**INPUT**:
§ §

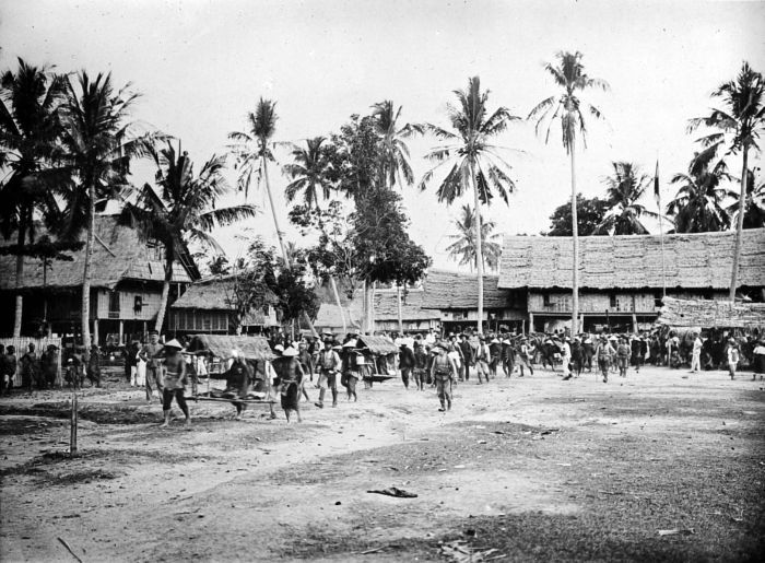 Repronegatief. La Pawawooi, de voormalige raja van Bone, wordt over de kampong gedragen, Celebes
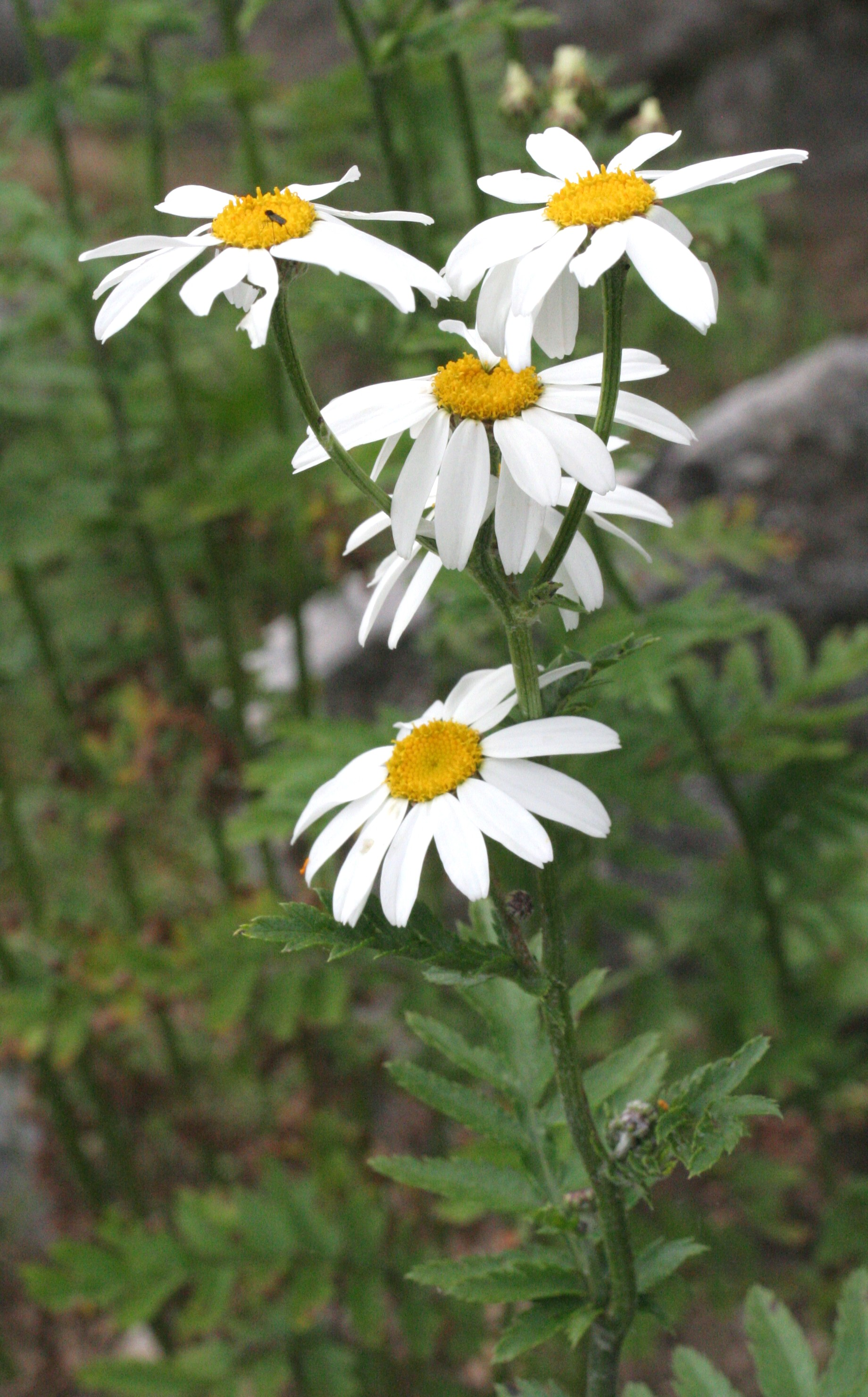 Tanacetum_corymbosum (Erba amara dei boschi) Località : Giardino Botanico Alpino "Giangio Lorenzoni", Pian Cansiglio, Tambre d'Alpago (BL), 1000 m s.l.m.
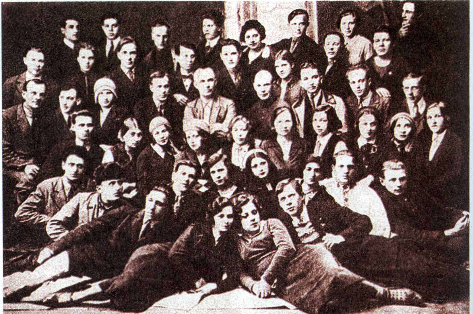 Беларуская (тарашкевіца): Трупа Беларускага трэцяга дзяржаўнага тэатру, 1933
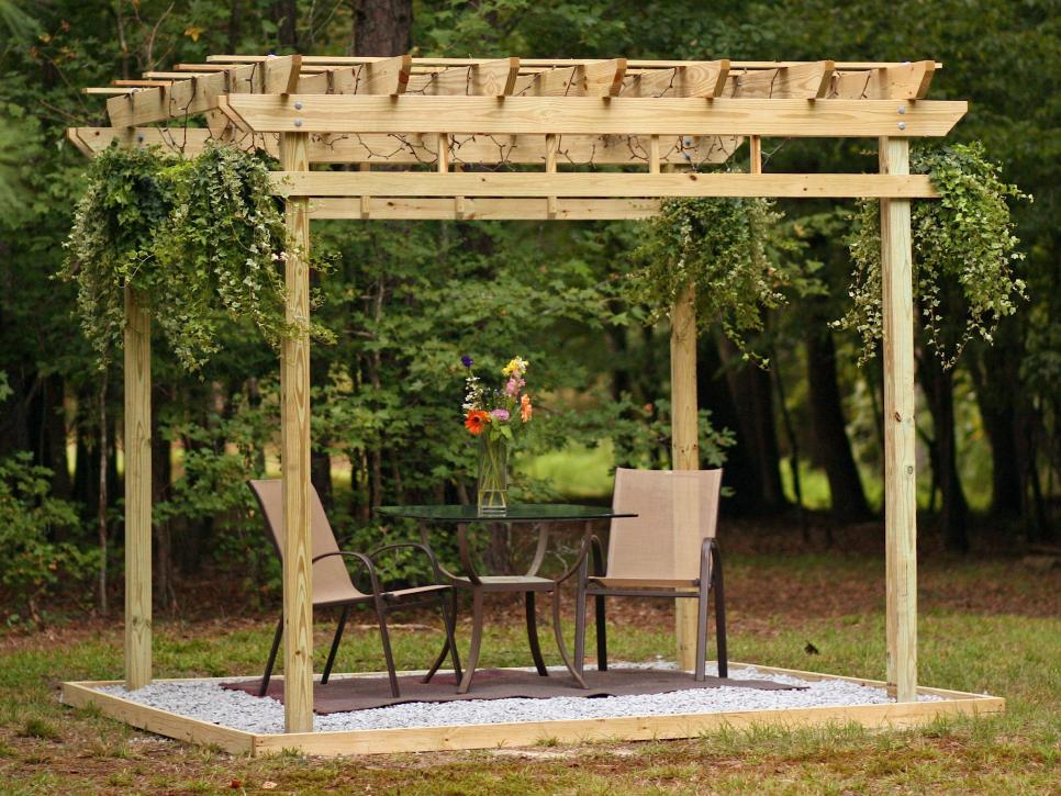 Contoh Pergola
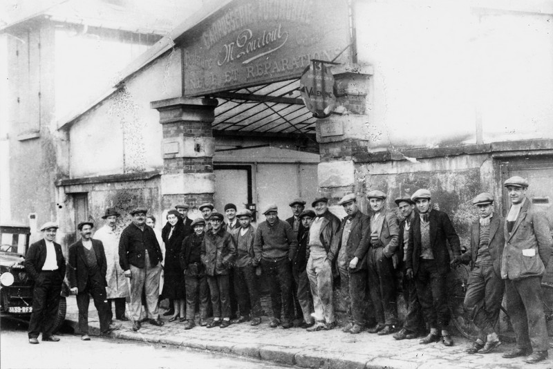 Personnel de la Carrosserie Pourtout à Bougival, Marcel Pourtout: quatrième en partant de la gauche
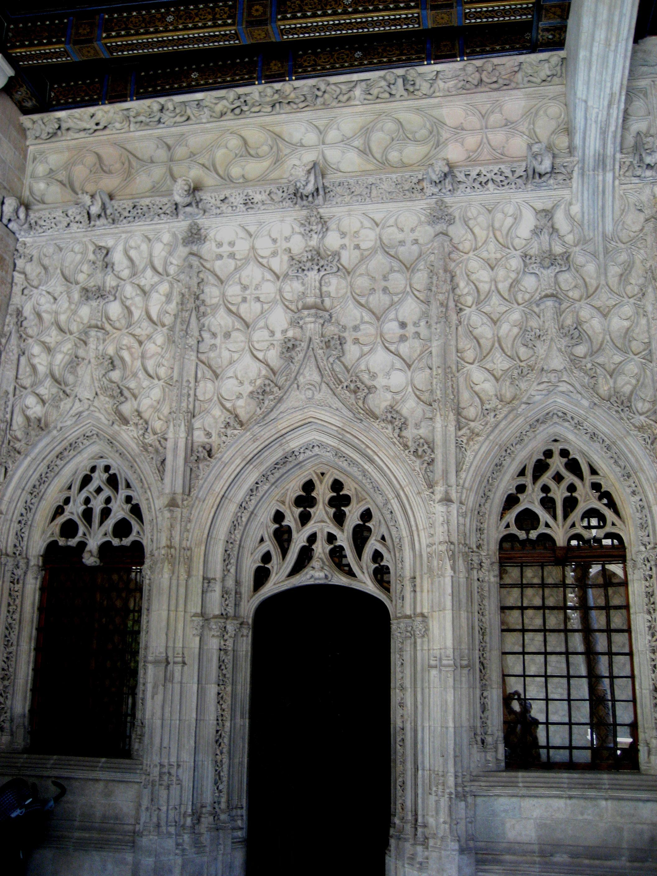 Fachada de la capilla de San Jorge del Palacio de la Generalidad de Cataluña
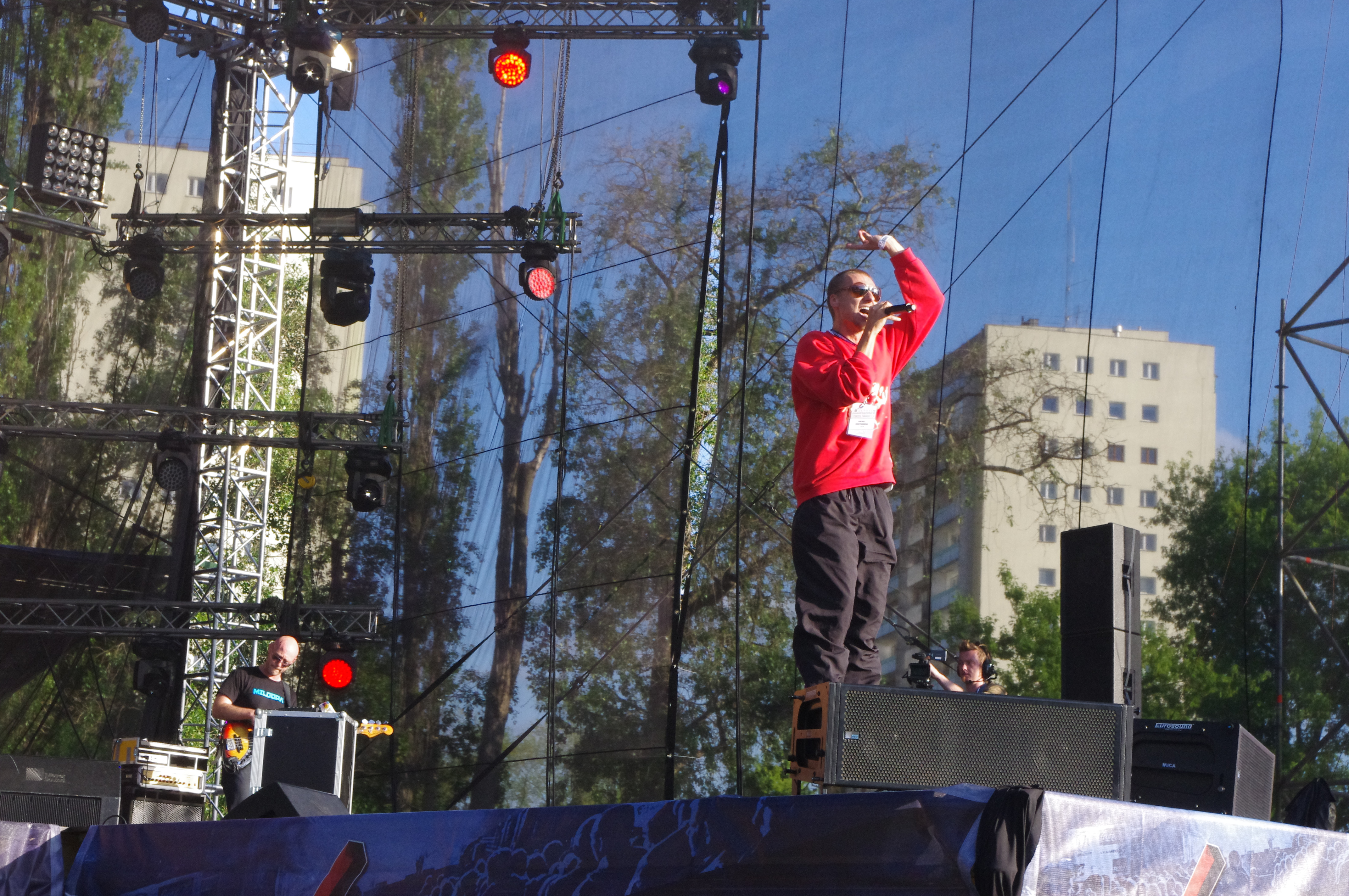 L.U.C podczas koncertu na Juwenaliach Politechniki Warszawskiej – 18 maja 2012 na Stadionie Syrenki w Warszawie
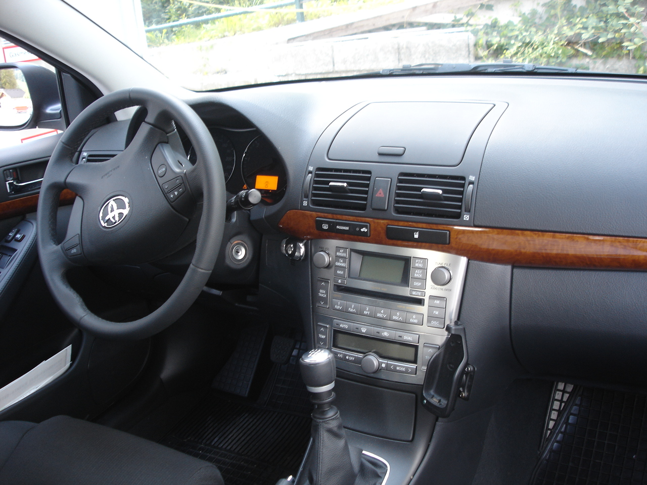 Innenraum eines Toyota Avensis II Generation Facelift
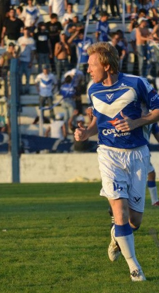 Federico Lussenhoff vistiendo la camiseta de Sportivo Rivadavia de Venado Tuerto en el Argentino B 2013

§ §

Where a line contains "Tanacetum_corymbosum (Erba amara", begin there and transcribe every line through the last one of the records above, exactly and with no pictures.

 Tanacetum_corymbosum (Erba amara dei boschi) Località : Giardino Botanico Alpino "Giangio Lorenzoni", Pian Cansiglio, Tambre d'Alpago (BL), 1000 m s.l.m.
 Беларуская (тарашкевіца): Трупа Беларускага трэцяга дзяржаўнага тэатру, 1933
 Contoh Pergola
 Personnel de la Carrosserie Pourtout à Bougival, Marcel Pourtout: quatrième en partant de la gauche
 Fachada de la capilla de San Jorge del Palacio de la Generalidad de Cataluña
 L.U.C podczas koncertu na Juwenaliach Politechniki Warszawskiej – 18 maja 2012 na Stadionie Syrenki w Warszawie
 Innenraum eines Toyota Avensis II Generation Facelift
 Federico Lussenhoff vistiendo la camiseta de Sportivo Rivadavia de Venado Tuerto en el Argentino B 2013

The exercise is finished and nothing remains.